Nous offrons depuis peu, en plus des verres progressifs conventionnels, une gamme de toute dernière génération (verres LifeMade). Grâce au programme de recherche « Ergoprog », mené pendant cinq ans en collaboration avec le Centre de Biomécanique de Valence en Espagne, relatif au comportement visuel, Indo a établi des géométries de verres progressifs spécialisées qui intègrent certains facteurs humains afin d’optimiser le confort et de procurer une adaptation quasi-immédiate. Autrement dit, Indo sort dans quelques semaines le verre organique le plus fin du monde, avec un indice de réfraction de 1.76 jamais atteint auparavant.
Entretien réalisé par
Rachid Hallaouy
Qui «entretient» l’activité informelle au Maroc ?

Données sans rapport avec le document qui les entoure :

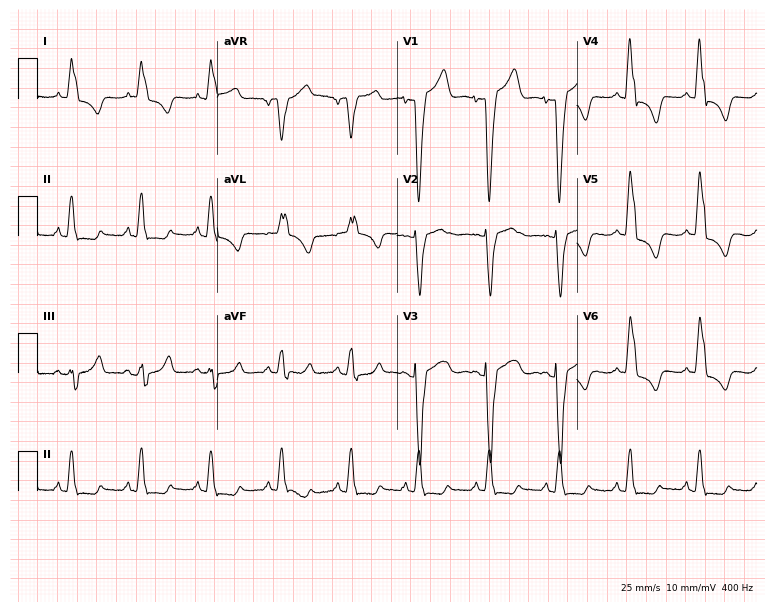
Standard 12-lead ECG recorded from a female, 56 years old (7.3-second recording at 400 Hz). The tracing shows left bundle branch block (LBBB).
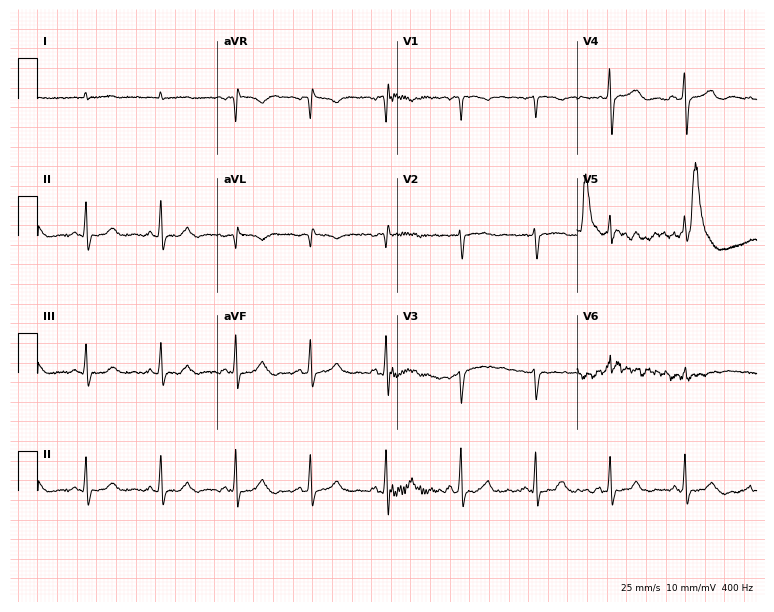
Standard 12-lead ECG recorded from a 57-year-old man (7.3-second recording at 400 Hz). None of these six findings is recorded: first-degree AV block, right bundle branch block (RBBB), left bundle branch block (LBBB), sinus bradycardia, atrial fibrillation (AF), sinus tachycardia.
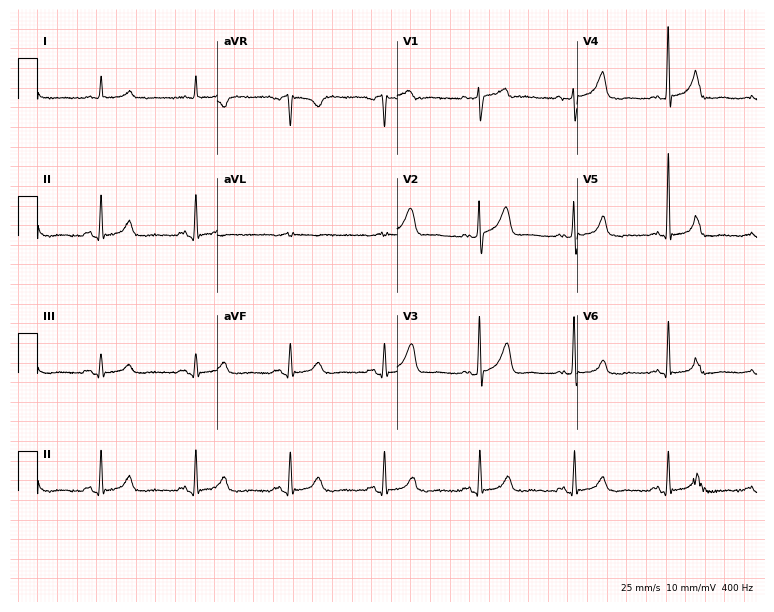
Electrocardiogram (7.3-second recording at 400 Hz), a 70-year-old male patient. Of the six screened findings (first-degree AV block, right bundle branch block (RBBB), left bundle branch block (LBBB), sinus bradycardia, atrial fibrillation (AF), sinus tachycardia), none is recorded.
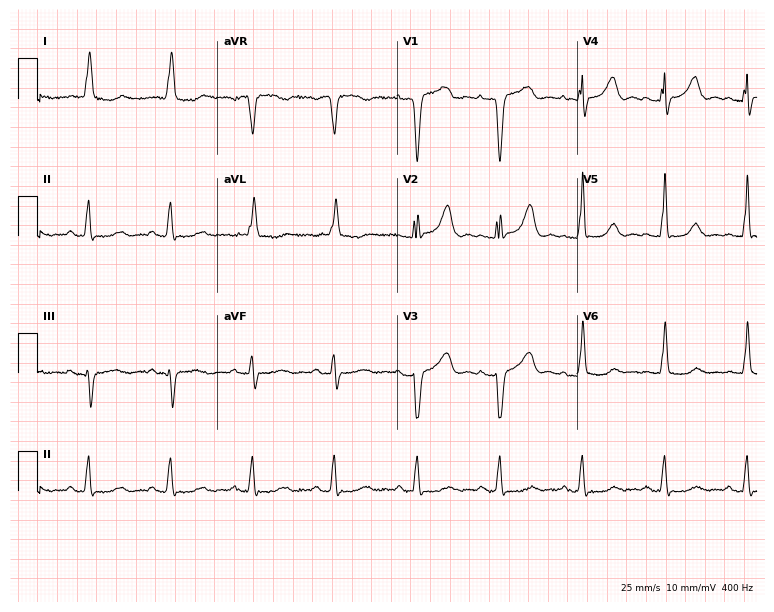
ECG (7.3-second recording at 400 Hz) — a female, 84 years old. Labelled as a normal ECG.

«Il y a informel et ventes non déclarées. Ce sont deux choses différentes. L’informel est composé d’opticiens non diplômés. Les ventes non déclarées représentent une part non négligeable du marché. Ce qui nous gène, ce n’est pas tant l’existence d’opticiens non diplômés. Cela dit, le marché est ainsi fait et nous n’avons pas pour mission de le réformer, même s’il nous plait de savoir que nous participons, du côté de l’offre locale, à son évolution en tirant le standard de qualité vers le haut» déclare M. Benito Cazal. Et d’ajouter : «l’assainissement du marché, que ce soit pour ce qui est de l’informel ou pour les ventes non déclarées, vient aussi du développement d’enseignes étrangères et marocaines, comme par exemple Lynx, Lissac ou Visalis. En conséquence, nous tenons à être au plus près de ces enseignes.
Carte de visite
Indo est un groupe Espagnol du secteur de l'optique et de l'ophtalmologie : verres optiques, lunettes de soleil. La société existe depuis 69 ans et son siège est à Barcelone. Elle possède des centres de productions en Espagne et dans la plupart des pays européens, en Chine, en Thailande, au Maroc, aux Etats-Unis et au Chili. Elle exporte sur 80 pays et compte 1800 collaborateurs. Indo cote au premier marché à Madrid. Elle fabrique et distribue des marques prestigieuses de montures telles que Paco Rabanne, 212 ou Massimo Dutti. Indo est installé au Maroc depuis 1993.